■ **Extracted records**
--- START ---

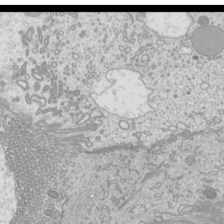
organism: Mouse
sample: Cilia; mouse epididymis
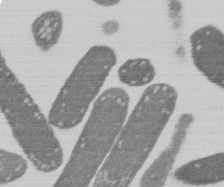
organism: E. coli
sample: Bacterial nucleoid
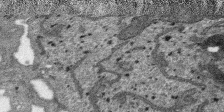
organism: Human
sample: Lung epithelial cells infected with SARS-CoV-2
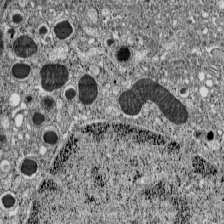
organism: C57BL Mouse
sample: Pancreatic islet
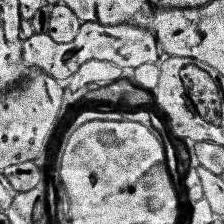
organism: Human
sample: Temporal Lobe
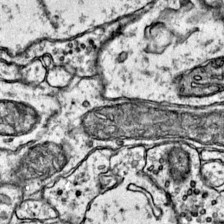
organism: Mouse
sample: Primary visual cortex
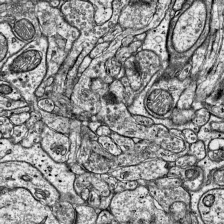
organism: Mouse
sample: Visual Cortex
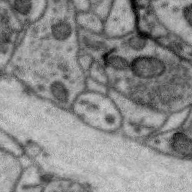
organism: Zebra finch
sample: Brain
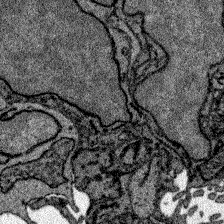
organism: Zebrafish
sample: Larval olfactory bulb
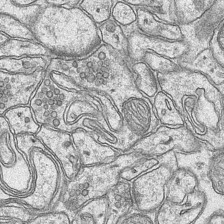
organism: Mouse
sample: CA1 Hippocampus
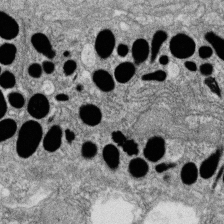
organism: Zebrafish
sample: Cilia; retinal pigment epithelium
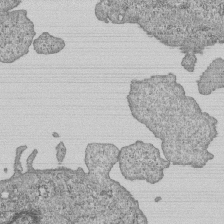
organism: Human
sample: MDA-MB-231 cells
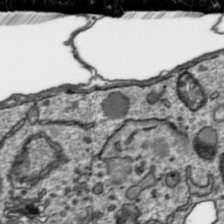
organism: Toxoplasma gondii
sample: Parasites in a vacuole inside a host cell
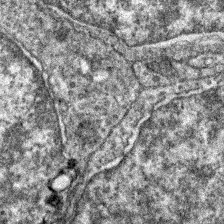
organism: Zebrafish
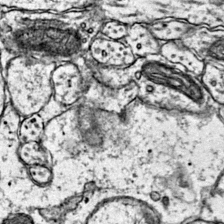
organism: Mouse
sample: Primary visual cortex
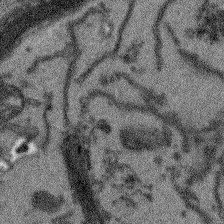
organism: Arabidopsis thaliana
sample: Root tip
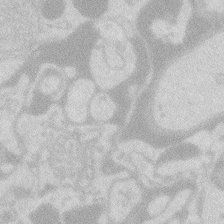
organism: Zebrafish
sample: Macrophage
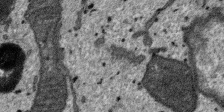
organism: Human
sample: Lung epithelial cells, uninfected (mock) control
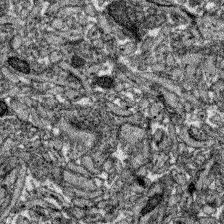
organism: Zebrafish
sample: Larval olfactory bulb
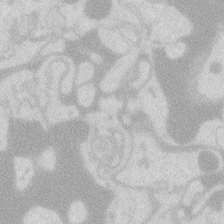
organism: Zebrafish
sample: Macrophage
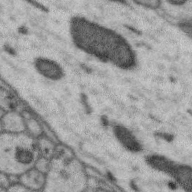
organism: Zebra finch
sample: Brain
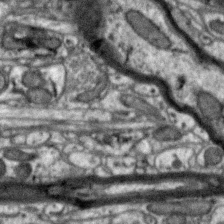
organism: Zebra finch
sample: Brain
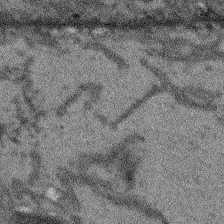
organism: Arabidopsis thaliana
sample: Root tip
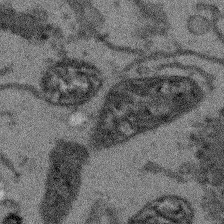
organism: Arabidopsis thaliana
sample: Root tip
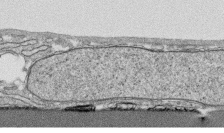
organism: Human
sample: CRL-1474
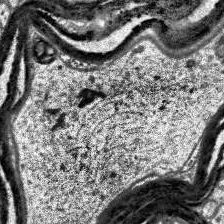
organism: Human
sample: Temporal Lobe
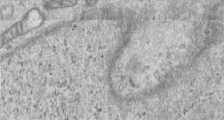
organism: Human
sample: Centriole in RPE cells
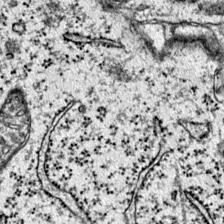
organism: Mouse
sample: Primary visual cortex
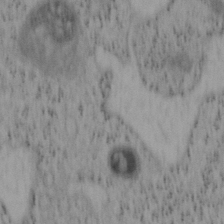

--- END ---

■ **ASSIGNMENT**
Do not include images; quote all of the entries above exactly.

■ **ANSWER SPACE**
organism: Mouse
sample: Cilia; mouse epididymis
organism: E. coli
sample: Bacterial nucleoid
organism: Human
sample: Lung epithelial cells infected with SARS-CoV-2
organism: C57BL Mouse
sample: Pancreatic islet
organism: Human
sample: Temporal Lobe
organism: Mouse
sample: Primary visual cortex
organism: Mouse
sample: Visual Cortex
organism: Zebra finch
sample: Brain
organism: Zebrafish
sample: Larval olfactory bulb
organism: Mouse
sample: CA1 Hippocampus
organism: Zebrafish
sample: Cilia; retinal pigment epithelium
organism: Human
sample: MDA-MB-231 cells
organism: Toxoplasma gondii
sample: Parasites in a vacuole inside a host cell
organism: Zebrafish
organism: Mouse
sample: Primary visual cortex
organism: Arabidopsis thaliana
sample: Root tip
organism: Zebrafish
sample: Macrophage
organism: Human
sample: Lung epithelial cells, uninfected (mock) control
organism: Zebrafish
sample: Larval olfactory bulb
organism: Zebrafish
sample: Macrophage
organism: Zebra finch
sample: Brain
organism: Zebra finch
sample: Brain
organism: Arabidopsis thaliana
sample: Root tip
organism: Arabidopsis thaliana
sample: Root tip
organism: Human
sample: CRL-1474
organism: Human
sample: Temporal Lobe
organism: Human
sample: Centriole in RPE cells
organism: Mouse
sample: Primary visual cortex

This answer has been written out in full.